#### [Information supplied]
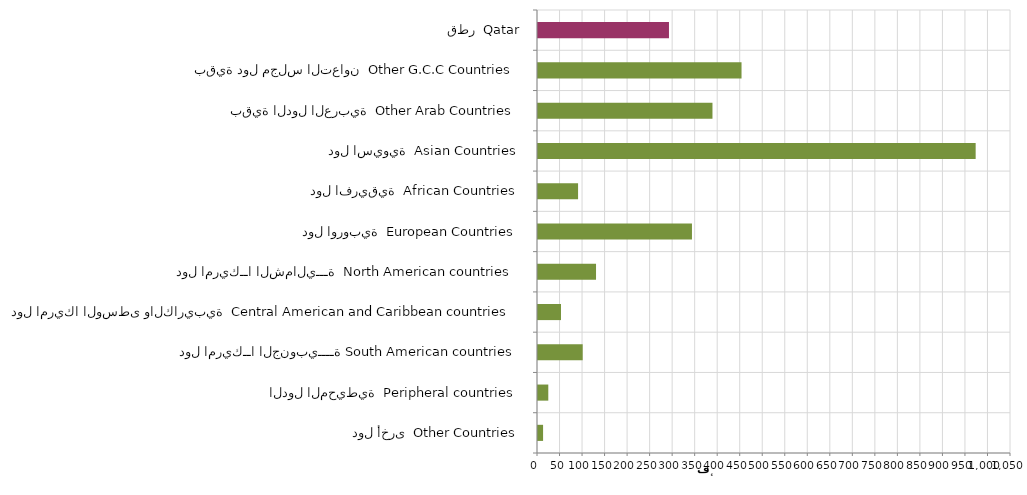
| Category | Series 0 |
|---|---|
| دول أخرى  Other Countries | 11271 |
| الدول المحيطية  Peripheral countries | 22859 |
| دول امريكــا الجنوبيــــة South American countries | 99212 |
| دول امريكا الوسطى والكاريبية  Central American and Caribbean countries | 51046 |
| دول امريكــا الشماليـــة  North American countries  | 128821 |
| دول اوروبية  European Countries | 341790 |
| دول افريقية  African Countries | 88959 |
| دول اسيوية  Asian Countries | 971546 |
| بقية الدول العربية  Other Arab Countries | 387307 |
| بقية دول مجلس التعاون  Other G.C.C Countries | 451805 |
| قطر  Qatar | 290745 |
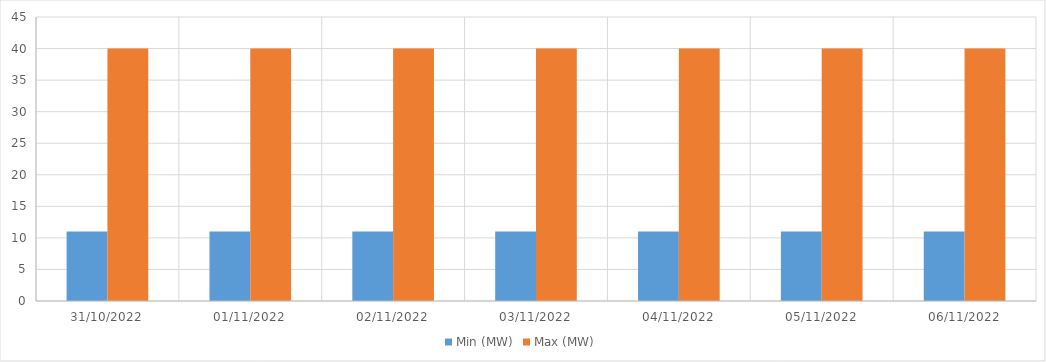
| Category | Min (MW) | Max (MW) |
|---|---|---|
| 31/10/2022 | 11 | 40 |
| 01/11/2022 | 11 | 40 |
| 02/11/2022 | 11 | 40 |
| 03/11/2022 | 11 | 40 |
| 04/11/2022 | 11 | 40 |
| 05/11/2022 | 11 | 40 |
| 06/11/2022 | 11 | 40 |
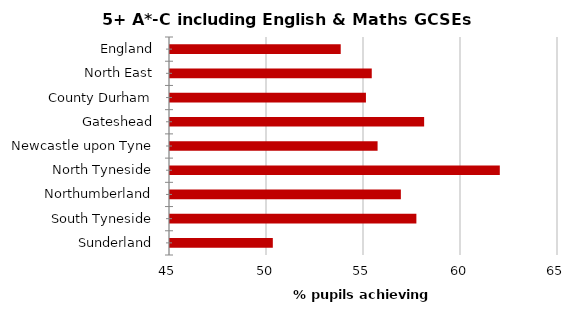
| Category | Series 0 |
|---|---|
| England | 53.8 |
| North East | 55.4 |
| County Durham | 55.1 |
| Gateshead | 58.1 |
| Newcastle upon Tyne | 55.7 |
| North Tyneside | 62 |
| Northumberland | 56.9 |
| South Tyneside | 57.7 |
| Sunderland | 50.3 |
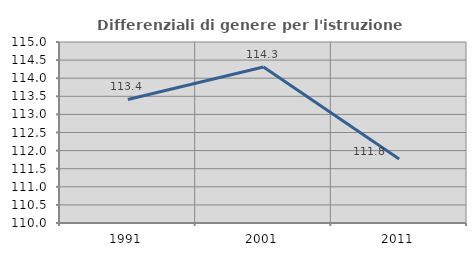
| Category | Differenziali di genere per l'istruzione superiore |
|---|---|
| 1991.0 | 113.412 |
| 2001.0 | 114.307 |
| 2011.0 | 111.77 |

#### [What to produce]
Count the lines above that contain the word "Tyneside", and give only that number.

#### [The completed task]
2